Paolo Salom
Ho letto con attenzione il botta e risposta tra Giorgio Israel e Luciano Belli Paci scaturito da un’intervista a Haaretz data da Gunther Grass. Ora, lasciando da parte per un attimo lo scrittore tedesco che – a me almeno – è parso tendenzioso piuttosto che “ambiguo” (non ha nulla di incerto paragonare i morti ebrei nell’Olocausto ai morti tedeschi – quanti soldati? – significa semplicemente voler confondere vittime e carnefici e dunque mondarsi del Male), vale la pena tornare sul punto in questione: la presunta (negata) sacralità, o unicità, della Shoah. Non desidero approfondire la polemica. E nemmeno scansarla dicendo che in entrambe le posizioni si possono trovare punti di verità. Credo invece che l’occasione confermi quanto sia necessario elaborare una visione condivisa di ciò che è stato. Come scrive David Bidussa nel suo saggio Dopo l’ultimo testimone (Einaudi), stiamo per entrare in un’era in cui il passato potrà vivere soltanto nei racconti registrati di persone appartenenti a un altro tempo, ormai invisibili. E la natura di questa memoria (pensiamo al vaticinio di Primo Levi) è tutt’altro che univoca, universalmente accettata, sicura.
Così stanno le cose, è la conseguenza della condizione umana (persino lo sbarco sulla Luna o addirittura l’11 Settembre sono messi in discussione, per quanto in modo risibile e però accettato da una parte consistente di “opinione pubblica”). Dunque come tramandare da qui in avanti la Shoah ha un’importanza fondamentale, non solo per gli ebrei. Trovo che la categoria di unicum, riferita al massacro ideato, organizzato e attuato contro gli ebrei possa avere una sua validità. Non tanto per l’episodio in sé (è vero che anche Stalin seppe fare altrettanto) ma perché solo gli ebrei, nei secoli di presenza in Europa (lasciamo da parte il Medio Oriente), hanno dovuto affrontare ripetuti massacri e minacce di sterminio che scaturivano dall’humus culturale della cristianità giudeofobica. In questo senso, per quanto tragico, è davvero unico il destino del popolo ebraico. Nella Storia non si conoscono altri momenti analoghi: diversi popoli hanno conosciuto una fine violenta. Mai totale, peraltro, e tuttavia le civiltà precolombiane sono oggi materia per gli archeologi, così come gli indiani americani lo sono per gli antropologi e gli assistenti sociali.
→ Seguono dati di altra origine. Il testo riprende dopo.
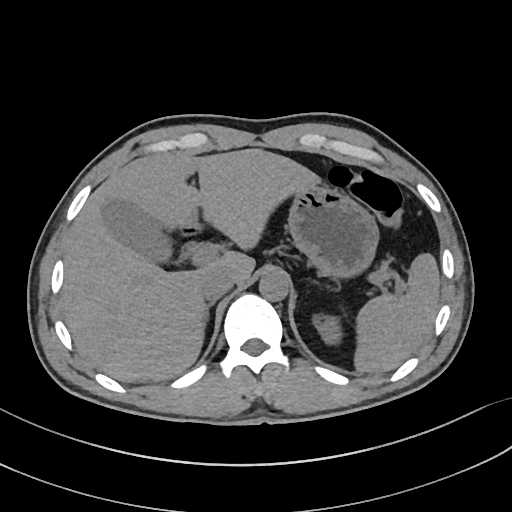

CT abdomen — axial view — W/L 400/40 HU — SOMATOM Force scanner — 15 organs annotated in this scan (counted over the whole 3D scan, not this slice; an organ is boxed only where this slice passes through it)
Boxes are (x1, y1, x2, y2) in pixels.
Organ bounding boxes:
- spleen: (354, 253, 440, 373)
- left kidney: (313, 314, 339, 344)
- gall bladder: (102, 199, 172, 261)
- liver: (61, 148, 320, 382)
- stomach: (192, 183, 378, 277)
- aorta: (259, 270, 289, 300)
- inferior vena cava: (198, 267, 234, 300)
- right adrenal gland: (204, 302, 213, 323)
- duodenum: (183, 223, 196, 233)
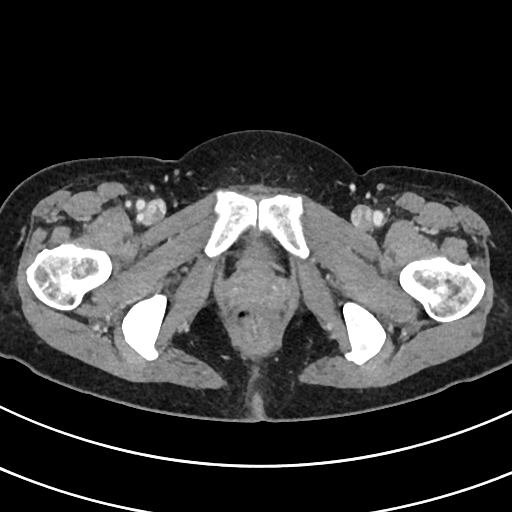
CT abdomen. axial view. 512x512 px
Boxes are (x1, y1, x2, y2) in pixels.
Organ bounding boxes:
- bladder: (236, 240, 274, 271)
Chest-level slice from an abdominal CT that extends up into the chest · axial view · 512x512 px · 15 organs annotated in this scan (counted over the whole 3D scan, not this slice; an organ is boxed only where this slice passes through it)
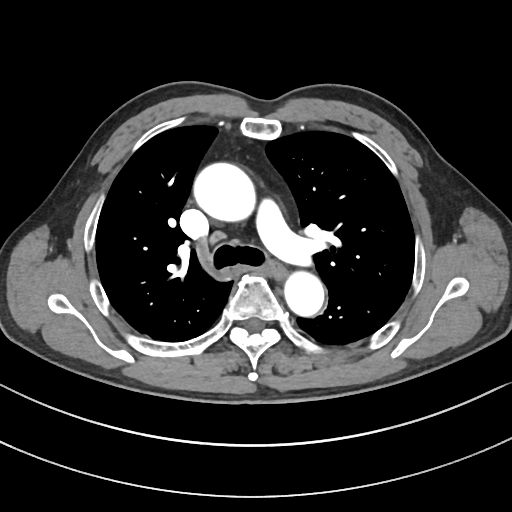 At this level of the chest this dataset labels only the esophagus and the aorta, and each is boxed only where it is labeled; the heart and lungs are never labeled.
{"organs":{"esophagus":[269,261,281,274],"aorta":[[195,164,257,223],[282,268,324,315]]}}
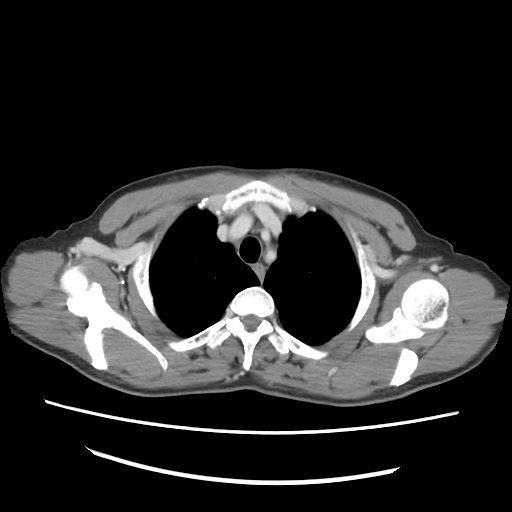

Abdominal CT reaching into the chest; this slice is in the chest; Axial slice 105/112; soft-tissue window; 512x512 px; 15 organs annotated in this scan (a whole-scan count: organs this slice does not pass through have no box)
On a slice this high in the chest, this dataset labels only the esophagus and the aorta, and each is boxed only where it is labeled; the heart, lungs and other chest structures are not labeled.
<organs><organ name="esophagus" x1="253" y1="264" x2="265" y2="282"/></organs>

Noi no, gli ebrei no. E tuttavia quel macigno che chiamiamo Shoah, o Olocausto, o sterminio nazista, è lì, nel nostro ieri. Come dobbiamo ricordarlo? A noi stessi e, soprattutto, agli altri? E’ vero, caro Israel, parlarne in società suscita fastidio, spesso, ma anche solidarietà, in pochi casi: ma qui sono io che lancio un allarme. Perché, perdonate la digressione, questa solidarietà postuma si iscrive nella dimensione degli “ebrei accettati solo quando sono vittime”. E di nuovo siamo al centro della nostra necessità: dove mettiamo quel fardello storico, come dobbiamo raccontarlo ai nostri figli e ai figli degli altri? Come possiamo sganciarci dall’incubo di un evento che, forse, vediamo unico perché desideriamo che non si ripeta quando tutto ci dice “è stato perciò potrà essere di nuovo”? Non certo sacralizzandolo, ché la morte di sei milioni di esseri umani non ha nulla di religioso. Ma nemmeno riducendolo a un avvenimento simile ad altri. Perché così non è. La Shoah è la Shoah. Non dobbiamo avere paura di raccontarla per quello che è stata: il tentativo – fallito? – di annientare la testimonianza vivente della pluralità della Storia, dell’assenza di un Destino, delle infinite scelte che le società si trovano a fare nei secoli. Non possiamo dimenticare sei milioni di anime che ora possono abitare soltanto nei nostri ricordi, come in quelli di chi, perdonate il bisticcio, sceglierà di ricordare.
E’ il momento di guardare avanti, sì, però sapendo quello che c’è dietro, sempre più lontano.